Dr. William Gibson, a physician, entrepreneur and world traveler, built his Italianate-Victorian style residential mansion in 1856. Dr. Gibson was instrumental in establishing the Pittsburgh Lake Erie Railroad in Jamestown PA. He founded Jamestown Banking company in 1874, secured Jamestown Seminary charter of 1858 and built a business block across the street where the buildings once housed his Mica Plant and an Opera House

A few years after the Civil War was over and slavery was abolished, on a transatlantic cruise in 1867, Dr and Mrs. Gibson met one of the most famous abolitionists and writers of that era, Samuel Clemens (pen name Mark Twain) who traveled through Mercer County lecturing in the 1860’s to the 1920’s and who was photographed outside the Presbyterian Church in Jamestown PA after one of his lectures in Sharon, PA. We believe that even though Samuel Clemens showed disdain for most people, he did stay at the Manor as Dr and Mrs. Gibson’s guest one night and was a prolific anti-slavery author and lecturer after the War. We believe if Dr Gibson was even remotely pro-slavery, Mr. Clemens would not have stayed with him.
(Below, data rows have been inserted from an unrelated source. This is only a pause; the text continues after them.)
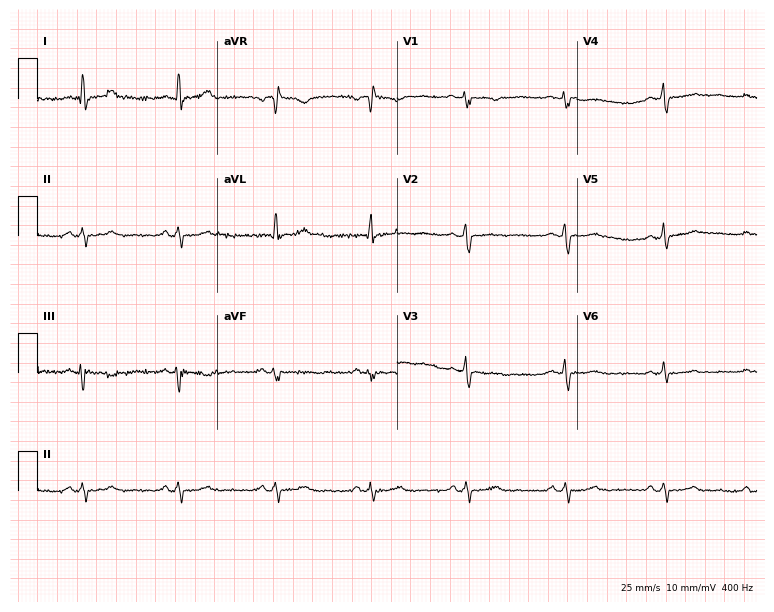
12-lead ECG from a 39-year-old female. Screened for six findings — first-degree AV block, right bundle branch block (RBBB), left bundle branch block (LBBB), sinus bradycardia, atrial fibrillation (AF), sinus tachycardia — none is recorded. Other findings, if any, are not listed.
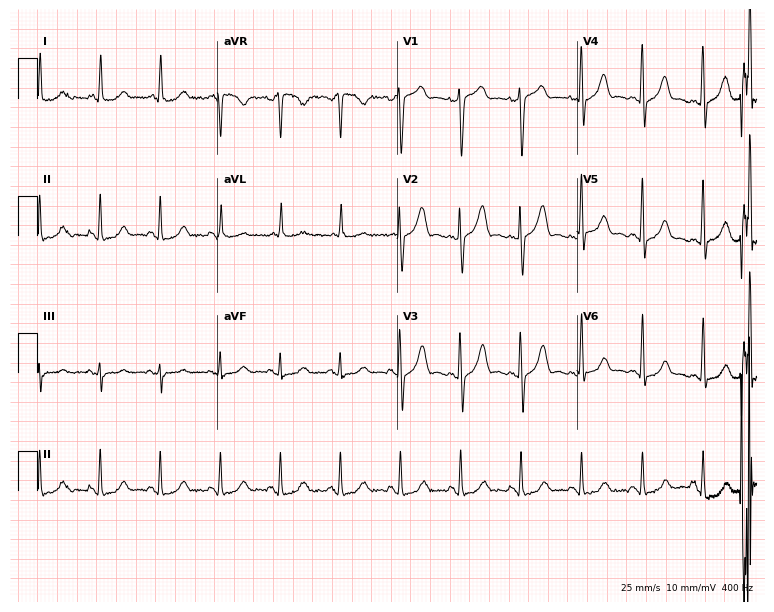
Resting 12-lead electrocardiogram (7.3-second recording at 400 Hz). Patient: a female, 59 years old. None of these six findings is recorded: first-degree AV block, right bundle branch block (RBBB), left bundle branch block (LBBB), sinus bradycardia, atrial fibrillation (AF), sinus tachycardia.
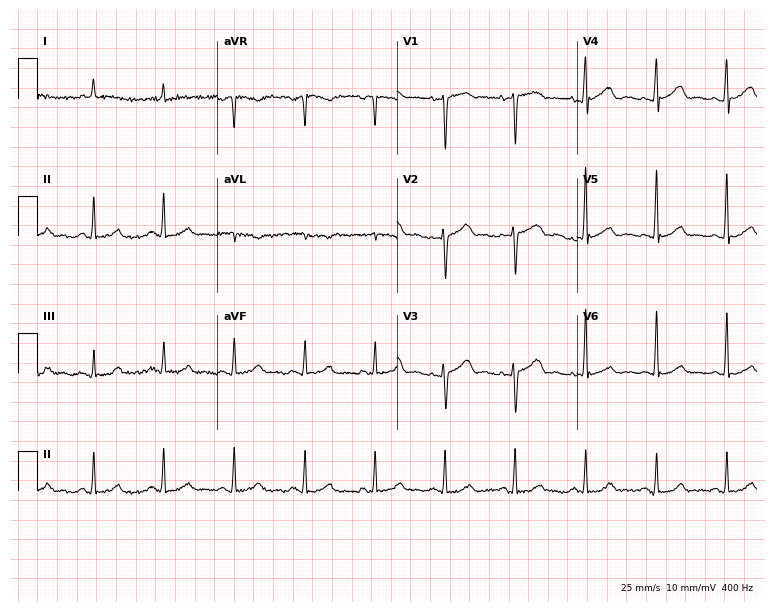
12-lead ECG from a female patient, 72 years old (7.3-second recording at 400 Hz). Recorded interpretation: within normal limits.
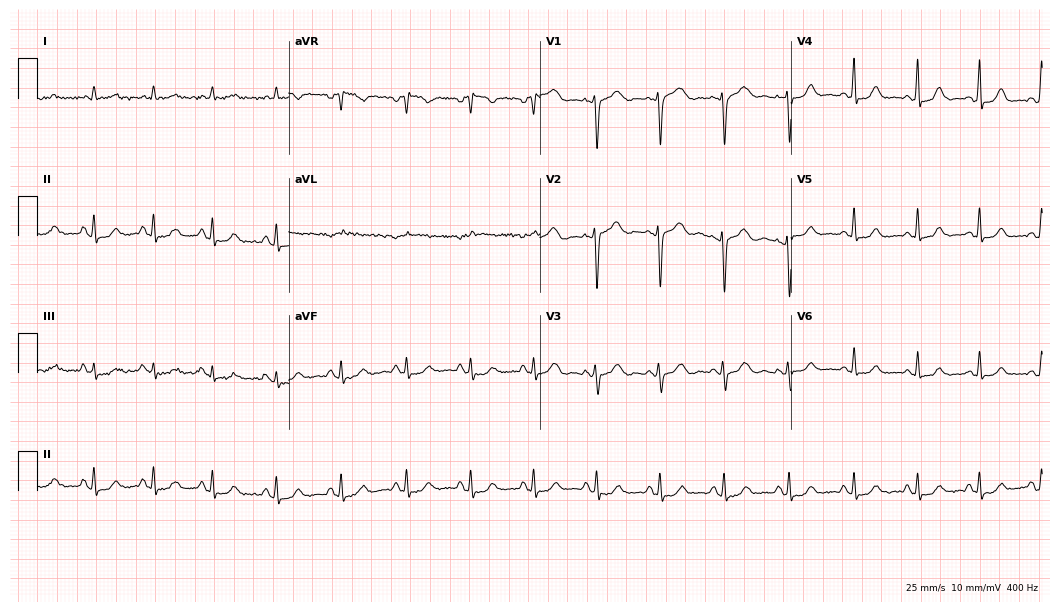
Resting 12-lead electrocardiogram (10.2-second recording at 400 Hz). Patient: a female, 46 years old. Read as a normal ECG.

The Underground Railroad, and especially from 1850 to the passage of the Thirteenth Amendment in 1865 was so secretive and put so many lives in danger…the fugitive slaves, the freed slaves and the stationmasters who helped them, that virtually nothing was written down for fear records could be traced to a slave or their family still in the South. Since the Gibson’s did not have children, their great works of humanity are sadly not documented. But families who settled in Jamestown have been able to help us form The Friends of the Manor Charitable Fund and Trust to preserve the Manor Carriage House and Mansion and verify the tunnels, the chains, the hiding places inside the house and the fact that Dr Gibson built a perfect escape route for slaves on and around his property to use the rivers and jump trains to Meadville, New York and eventually to Canada, which was outside the boundaries of the laws in the US….where they could be safe.

There are many tales of ghosts who haunt these rooms. One being of a woman named Victoria. She was to be married in the Gibson House but on her way a horrible storm ensued. Thunder spooked her horses, overturning the carriage she traveled in. She died that day never making it to her planned wedding. It is said that during stormy nights, strange things happen in the Gibson House. And the tale is that smelling the scent of lavender is a sign that she is still present here in the house

Throughout the year we have Underground Railroad tours to learn more about slavery and the end of slavery. We also offer candlelight ghost tours in October to learn more about the haunting of the Gibson House.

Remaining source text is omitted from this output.